Active learning is a framework first introduced by Dana Angluin in the 80's. The learner interacts with an oracle via queries of different kind. For example, the learner can ask the oracle whether a given string belongs to the target language or not (this is called a membership query).

Active learning is extensively used and developed in the contexts of software engineering and protocol inference and various implementations are available:

  • LearnLib is a free, open-source Java library for active automata learning. It contains the initial Angluin's L* algorithm for DFA, together with more recent derived algorithms that learn more complex finite state models, like Mealy Machines.
  • The Libalf library is a comprehensive, open-source library for active and passive learning finite-state automata. It covers various well-known learning techniques (such as Angluin's L*, Biermann's learning approach, and RPNI), as well as novel learning algorithms (e.g. for NFA and visibly one-counter automata).
  • AIDE (automata-identification engine) is a free open source tool for automata inference algorithms developed in C# .Net. This implementation provides active automata-learning via two kinds of queries: membership queries and equivalence queries. The AIDE engine is using the Automata Tool and Testing Tool which both are developed in the context of AIDE project.
  • Tomte is a tool that fully automatically constructs abstractions for active state machine learning. It is not a learning tool/implementation per se but is an automatic alphabet abstraction tool which helps to bridge the gap between “black-box concrete world” (SUH) and “abstract automata world”.
    Usually, a component implementing the learning algorithm is directly connected to the system under learning (or SUL, the oracle).
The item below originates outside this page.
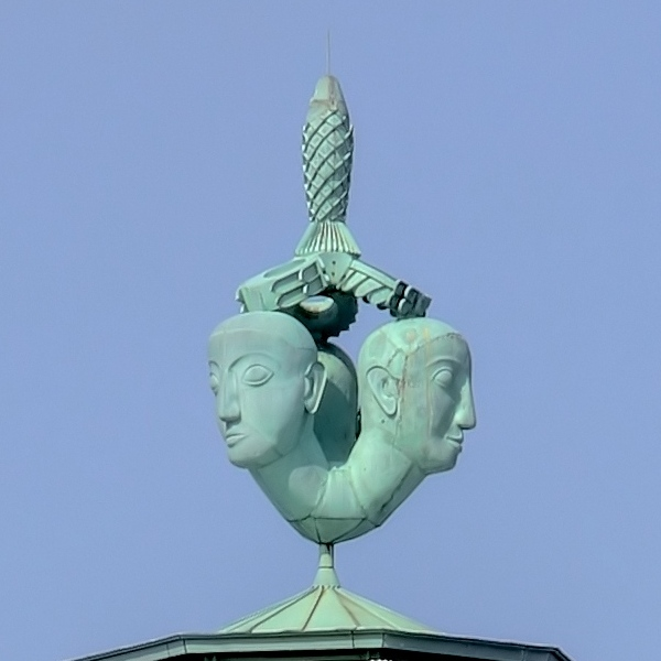 Skulptur auf dem Messeturm Köln, Teil der Rheinhallen. 3 Köpfe. Das Zahnrad (hinten) symbolisiert die Industrie, der Lorbeerkranz (links) die Kunst und der Flügel (rechts) den Handel in Form des Götterboten Hermes und der Fisch den Rhein This is a photograph of an architectural monument.

By observing how the SUL responds to queries sent by the learner, a model of the behaviour of the SUL can be constructed. This is not enough for learning models of realistic software components which, due to the presence of program variables and data parameters in messages, typically have much larger state spaces. Tomte is placed in between the SUL and the learner, and transforms the large set of actions of the SUL into a small set of abstract actions that can be handled by the learner. This means the inference is performed on a small alphabet and once the learning is done the abstract model is combined with the abstraction to construct a concrete version of the SUL.